In the Simcoe-Muskoka region, the numbers lie…but it’s a lie of omission.
Due to case increases and new priority eligibility for testing focused on vulnerable populations, Simcoe Muskoka District Medical Officer of Health Dr. Charles Gardner is inclined not to believe declining COVID case count charts for the region.
In previous waves, a 15% reduction in lab-confirmed cases week-over-week could prompt Gardner to say the region is starting to “flatten” its COVID levels. This time, however, he said it was not an indication of the bigger picture.
“I don’t think we can be at all confident that we’re seeing a reduction in transmission in the community right now,” Gardner said.
Provincial lab test results produced positive results for 3,545 Simcoe-Muskoka residents during the week of Dec. 26, which is five times higher than the peak of the third wave.
“The completeness of the data we have for you is no longer what it used to be, and this is due to the difficulty we have had in tracking case and contact management for several weeks… and also to a change in provincial direction on testing,” Gardner said.
With few exceptions, only those who work or live in congregate care facilities can get a publicly funded and reported PCR test, as well as anyone hospitalized with symptoms. A large majority of the population, even if symptomatic, must self-isolate without testing or with only a rapid test result, and these results are not made public.
“So with these changes we could see a reduction in our case count that doesn’t really reflect the pattern of transmission in the community, and I think we have to be careful in interpreting the data we have” , Gardner said. .
The health unit stopped reporting geographic data for its new confirmed cases as of Wednesday. Gardner said the municipal breakdown no longer provides an accurate picture of COVID in the region.
“I think we should definitely only provide data if we think it’s reliable in the first place, so that’s why we’re going to discontinue it,” Gardner said.
In addition to informing residents of the spread of COVID in their area, COVID rates have generally been used as a metric to inform government decisions on closures, capacity limits, and in-person activities.
Without reliable data on the number of people infected in the region and in the province, Gardner said he and other medical officers of health were turning their attention to other factors.
“My focus right now is to make sure we’re able to function,” he said. “What concerns me right now is the continuation of essential societal functions like health care, schools, key municipal services (snow removal and drinking water), waste management and first responders”, such as the police, firefighters and paramedics.
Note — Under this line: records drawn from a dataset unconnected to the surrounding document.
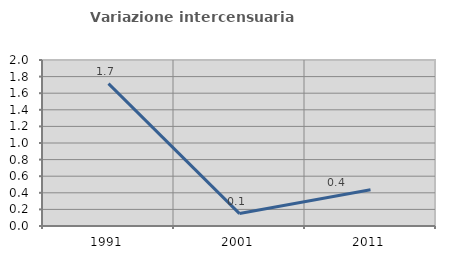
| Category | Variazione intercensuaria annua |
|---|---|
| 1991.0 | 1.715 |
| 2001.0 | 0.15 |
| 2011.0 | 0.437 |
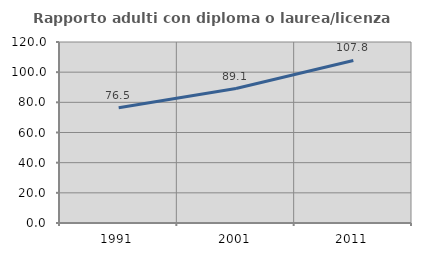
| Category | Rapporto adulti con diploma o laurea/licenza media  |
|---|---|
| 1991.0 | 76.471 |
| 2001.0 | 89.14 |
| 2011.0 | 107.778 |
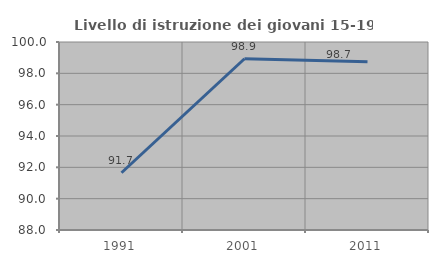
| Category | Livello di istruzione dei giovani 15-19 anni |
|---|---|
| 1991.0 | 91.653 |
| 2001.0 | 98.932 |
| 2011.0 | 98.737 |
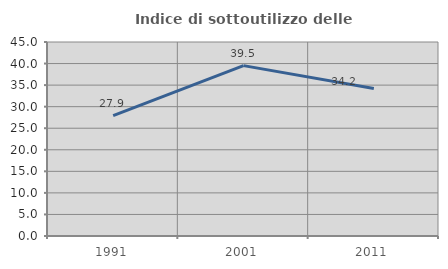
| Category | Indice di sottoutilizzo delle abitazioni  |
|---|---|
| 1991.0 | 27.933 |
| 2001.0 | 39.524 |
| 2011.0 | 34.199 |
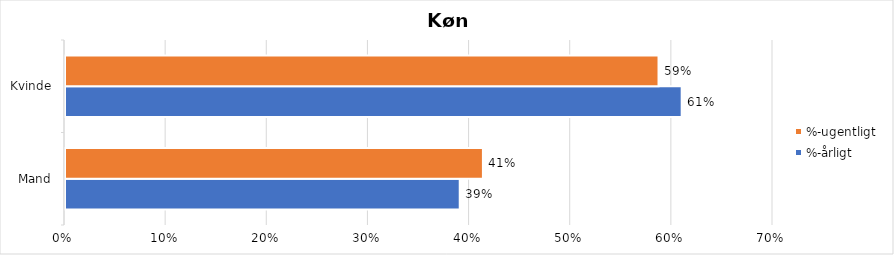
| Category | %-årligt | %-ugentligt |
|---|---|---|
| Mand | 0.39 | 0.413 |
| Kvinde | 0.61 | 0.587 |
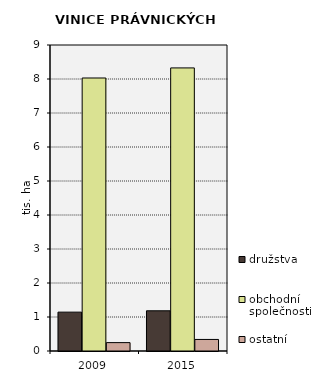
| Category | družstva | obchodní společnosti | ostatní |
|---|---|---|---|
| 2009.0 | 1143.293 | 8029.442 | 246.762 |
| 2015.0 | 1182.609 | 8325.984 | 339.91 |

The doctor meets weekly with municipal CAOs to get a first-hand account of how municipalities are impacted by COVID-related illnesses among staff and self-isolation requirements.
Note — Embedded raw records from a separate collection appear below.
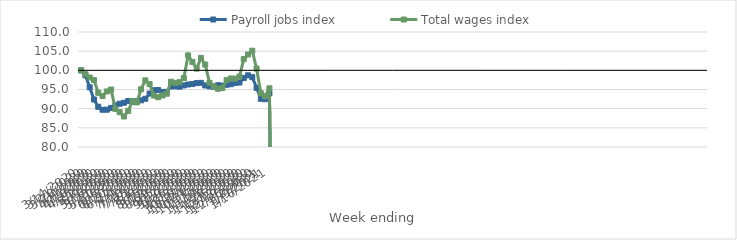
| Category | Payroll jobs index | Total wages index |
|---|---|---|
| 14/03/2020 | 100 | 100 |
| 21/03/2020 | 98.694 | 98.988 |
| 28/03/2020 | 95.58 | 98.118 |
| 04/04/2020 | 92.386 | 97.463 |
| 11/04/2020 | 90.481 | 94.146 |
| 18/04/2020 | 89.718 | 93.297 |
| 25/04/2020 | 89.736 | 94.489 |
| 02/05/2020 | 90.196 | 94.985 |
| 09/05/2020 | 90.876 | 89.9 |
| 16/05/2020 | 91.28 | 89.084 |
| 23/05/2020 | 91.544 | 87.96 |
| 30/05/2020 | 91.982 | 89.431 |
| 06/06/2020 | 91.789 | 91.981 |
| 13/06/2020 | 91.935 | 91.626 |
| 20/06/2020 | 92.174 | 95.05 |
| 27/06/2020 | 92.587 | 97.382 |
| 04/07/2020 | 93.958 | 96.414 |
| 11/07/2020 | 94.806 | 93.42 |
| 18/07/2020 | 94.879 | 92.992 |
| 25/07/2020 | 94.371 | 93.437 |
| 01/08/2020 | 94.391 | 93.89 |
| 08/08/2020 | 95.783 | 97.034 |
| 15/08/2020 | 95.821 | 96.715 |
| 22/08/2020 | 95.742 | 96.928 |
| 29/08/2020 | 96.064 | 97.996 |
| 05/09/2020 | 96.308 | 103.902 |
| 12/09/2020 | 96.43 | 102.208 |
| 19/09/2020 | 96.67 | 100.448 |
| 26/09/2020 | 96.734 | 103.235 |
| 03/10/2020 | 96.053 | 101.506 |
| 10/10/2020 | 95.815 | 96.74 |
| 17/10/2020 | 95.711 | 95.832 |
| 24/10/2020 | 96.119 | 95.194 |
| 31/10/2020 | 96.006 | 95.385 |
| 07/11/2020 | 96.236 | 97.44 |
| 14/11/2020 | 96.384 | 97.879 |
| 21/11/2020 | 96.713 | 97.82 |
| 28/11/2020 | 96.818 | 98.358 |
| 05/12/2020 | 97.984 | 102.925 |
| 12/12/2020 | 98.7 | 104.129 |
| 19/12/2020 | 98.215 | 105.117 |
| 26/12/2020 | 95.446 | 100.452 |
| 02/01/2021 | 92.569 | 94.006 |
| 09/01/2021 | 92.459 | 93.253 |
| 16/01/2021 | 93.991 | 95.31 |
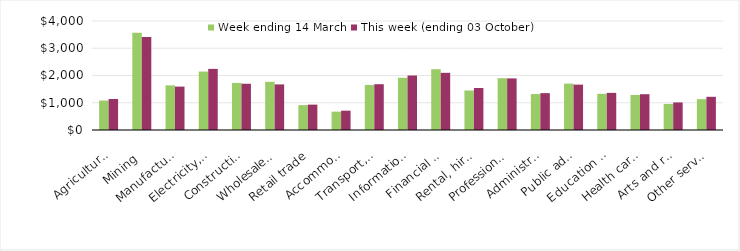
| Category | Week ending 14 March | This week (ending 03 October) |
|---|---|---|
| Agriculture, forestry and fishing | 1082.04 | 1137.25 |
| Mining | 3571.89 | 3415.26 |
| Manufacturing | 1638.05 | 1593.01 |
| Electricity, gas, water and waste services | 2143.91 | 2242.99 |
| Construction | 1727.5 | 1697.71 |
| Wholesale trade | 1768.3 | 1672.87 |
| Retail trade | 913.34 | 930.86 |
| Accommodation and food services | 673.41 | 709.14 |
| Transport, postal and warehousing | 1654.37 | 1680.38 |
| Information media and telecommunications | 1916.99 | 1999.89 |
| Financial and insurance services | 2231.04 | 2098.36 |
| Rental, hiring and real estate services | 1449.54 | 1541.59 |
| Professional, scientific and technical services | 1900.04 | 1893.14 |
| Administrative and support services | 1318.98 | 1352.83 |
| Public administration and safety | 1701.55 | 1665.05 |
| Education and training | 1327.49 | 1362.47 |
| Health care and social assistance | 1283.74 | 1313.3 |
| Arts and recreation services | 956.82 | 1011.32 |
| Other services | 1131.75 | 1218.25 |
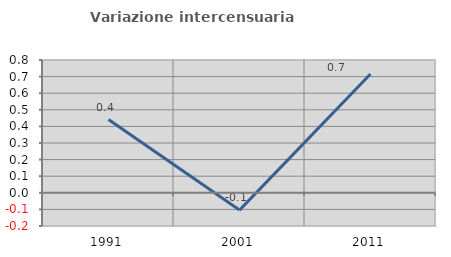
| Category | Variazione intercensuaria annua |
|---|---|
| 1991.0 | 0.441 |
| 2001.0 | -0.104 |
| 2011.0 | 0.715 |
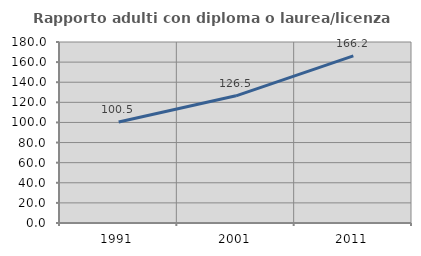
| Category | Rapporto adulti con diploma o laurea/licenza media  |
|---|---|
| 1991.0 | 100.481 |
| 2001.0 | 126.501 |
| 2011.0 | 166.173 |
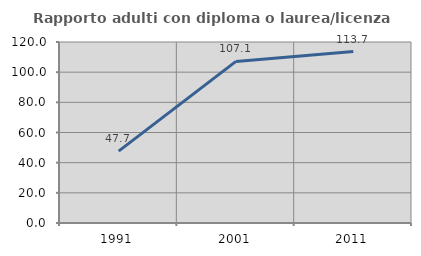
| Category | Rapporto adulti con diploma o laurea/licenza media  |
|---|---|
| 1991.0 | 47.674 |
| 2001.0 | 107.143 |
| 2011.0 | 113.699 |
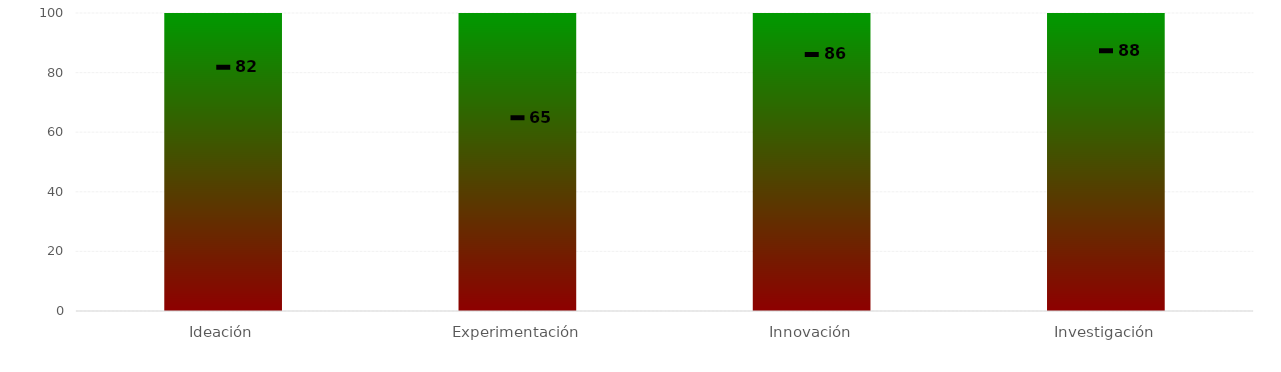
| Category | Niveles |
|---|---|
| Ideación | 100 |
| Experimentación | 100 |
| Innovación | 100 |
| Investigación | 100 |

Gardner said he told them to contact them if they needed assistance, including the temporary relaxation of requirements to keep critical functions running.
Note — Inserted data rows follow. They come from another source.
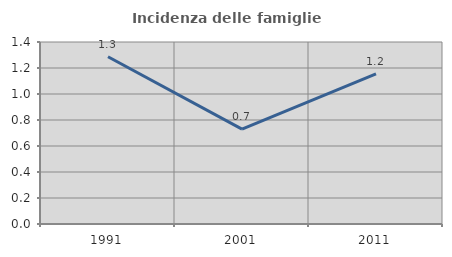
| Category | Incidenza delle famiglie numerose |
|---|---|
| 1991.0 | 1.286 |
| 2001.0 | 0.73 |
| 2011.0 | 1.154 |
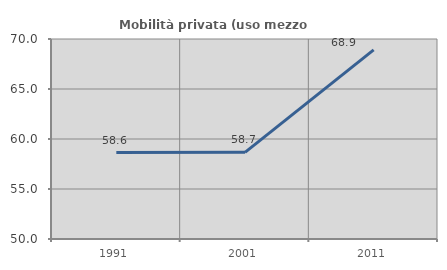
| Category | Mobilità privata (uso mezzo privato) |
|---|---|
| 1991.0 | 58.639 |
| 2001.0 | 58.667 |
| 2011.0 | 68.908 |
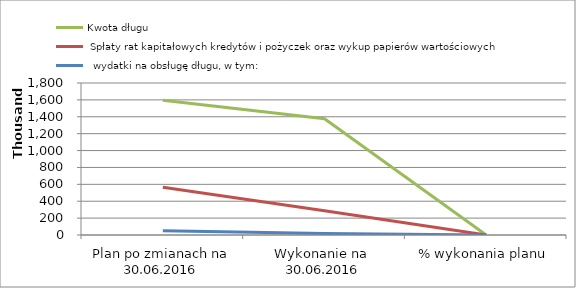
| Category | Kwota długu |  Spłaty rat kapitałowych kredytów i pożyczek oraz wykup papierów wartościowych |   wydatki na obsługę długu, w tym: |
|---|---|---|---|
| Plan po zmianach na 30.06.2016 | 1594599.78 | 564362 | 50000 |
| Wykonanie na  30.06.2016 | 1376423.38 | 286298.4 | 17865.58 |
| % wykonania planu | 0 | 0.507 | 0.357 |
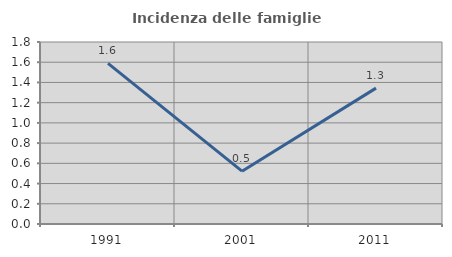
| Category | Incidenza delle famiglie numerose |
|---|---|
| 1991.0 | 1.588 |
| 2001.0 | 0.523 |
| 2011.0 | 1.344 |
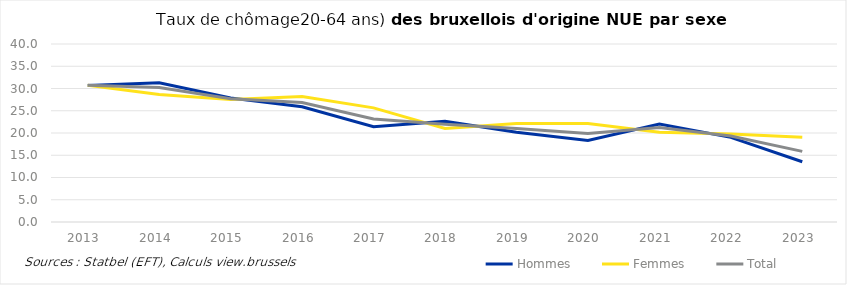
| Category | Hommes | Femmes | Total |
|---|---|---|---|
| 2013.0 | 30.695 | 30.728 | 30.709 |
| 2014.0 | 31.29 | 28.645 | 30.24 |
| 2015.0 | 27.853 | 27.519 | 27.717 |
| 2016.0 | 25.904 | 28.221 | 26.85 |
| 2017.0 | 21.418 | 25.648 | 23.155 |
| 2018.0 | 22.64 | 21.013 | 21.976 |
| 2019.0 | 20.182 | 22.155 | 20.999 |
| 2020.0 | 18.298 | 22.131 | 19.897 |
| 2021.0 | 22.03 | 20.187 | 21.248 |
| 2022.0 | 19.014 | 19.764 | 19.34 |
| 2023.0 | 13.53 | 19.056 | 15.873 |
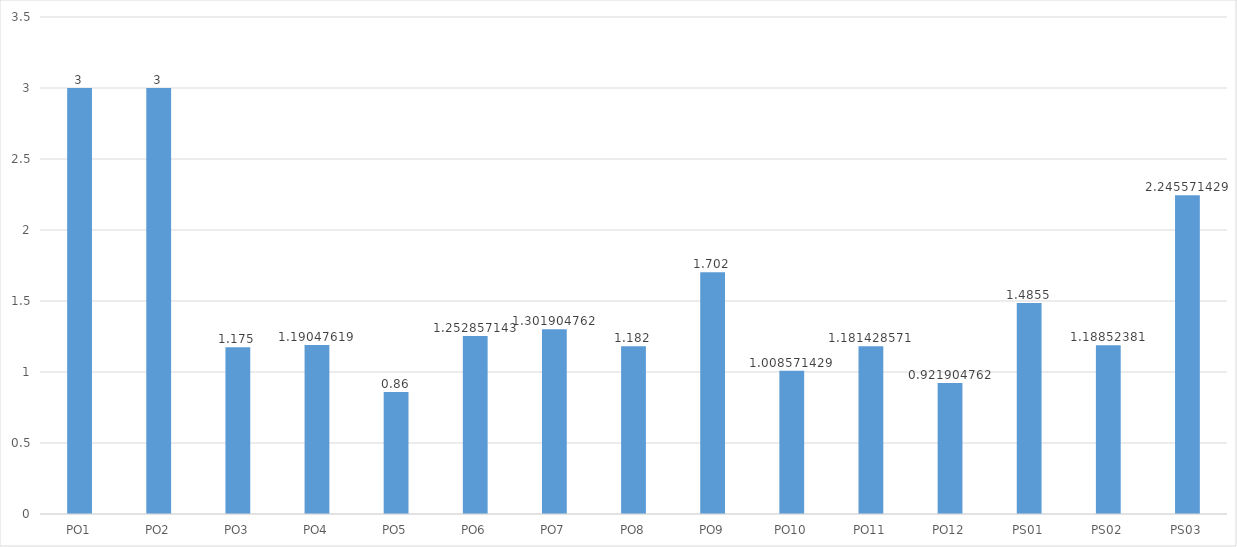
| Category | Series 0 |
|---|---|
| PO1 | 3 |
| PO2 | 3 |
| PO3 | 1.175 |
| PO4 | 1.19 |
| PO5 | 0.86 |
| PO6 | 1.253 |
| PO7 | 1.302 |
| PO8 | 1.182 |
| PO9 | 1.702 |
| PO10 | 1.009 |
| PO11 | 1.181 |
| PO12 | 0.922 |
| PS01 | 1.486 |
| PS02 | 1.189 |
| PS03 | 2.246 |

“I don’t focus so much on data, but on insights — to have different ways of knowing if we are functioning well right now,” he said.
Although the doctor is part of discussions at the provincial level about what kind of measures or indicators to use during the current wave of COVID to decide what and when things can open up next, he said he had no no clear answer on how or when the province should reopen. activities currently closed.